(Beginning of DATA SECTION)

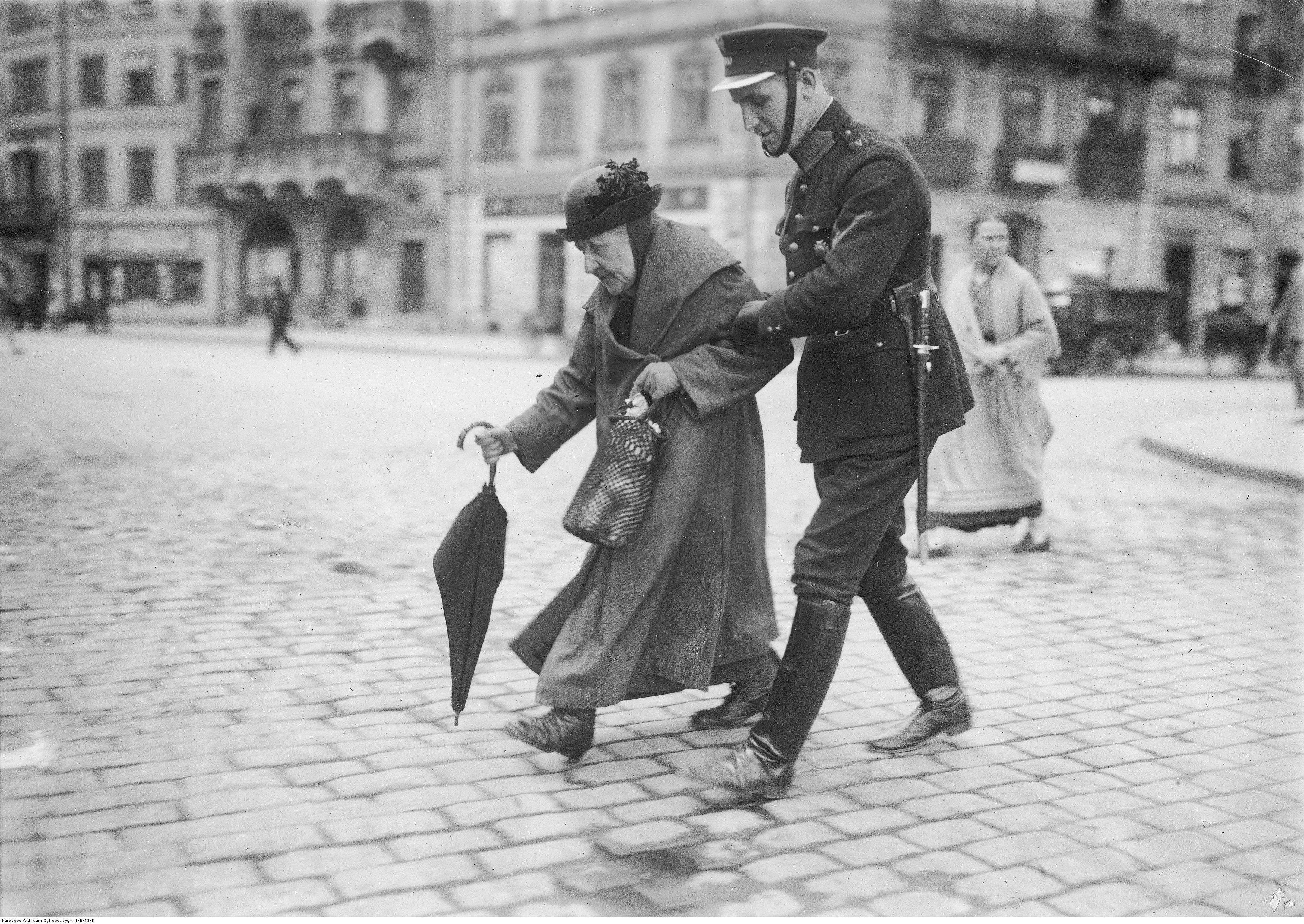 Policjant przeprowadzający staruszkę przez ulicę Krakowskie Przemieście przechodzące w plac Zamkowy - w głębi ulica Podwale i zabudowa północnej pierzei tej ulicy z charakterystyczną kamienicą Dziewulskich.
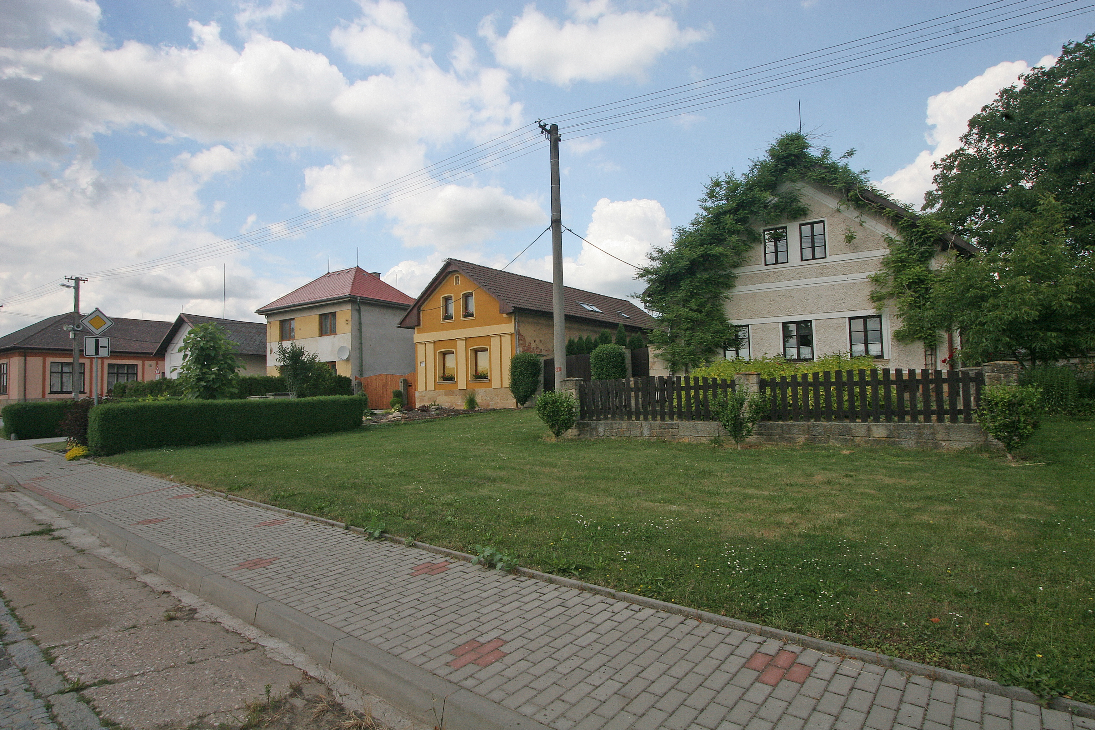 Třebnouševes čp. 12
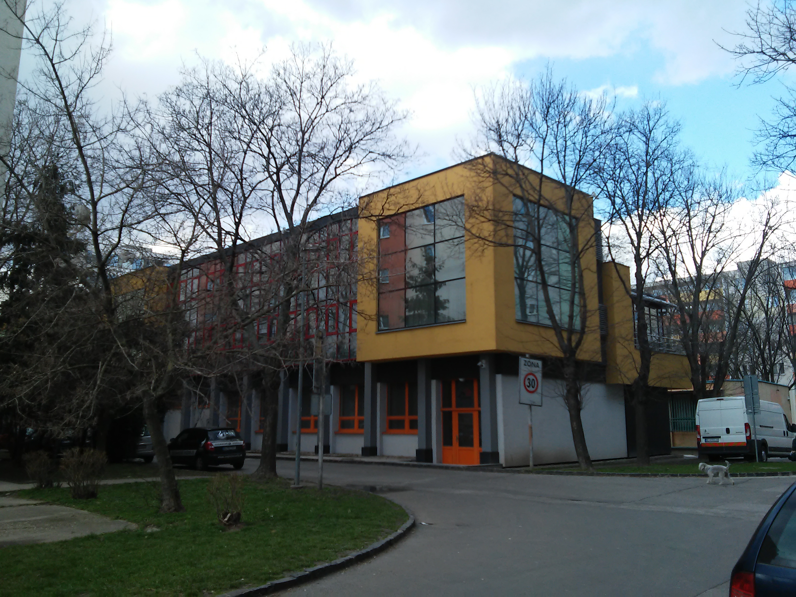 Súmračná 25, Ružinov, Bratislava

(End of DATA SECTION)

Except for the pictures, write the data out exactly.

SOLUTION:
 Policjant przeprowadzający staruszkę przez ulicę Krakowskie Przemieście przechodzące w plac Zamkowy - w głębi ulica Podwale i zabudowa północnej pierzei tej ulicy z charakterystyczną kamienicą Dziewulskich.
 Třebnouševes čp. 12
 Súmračná 25, Ružinov, Bratislava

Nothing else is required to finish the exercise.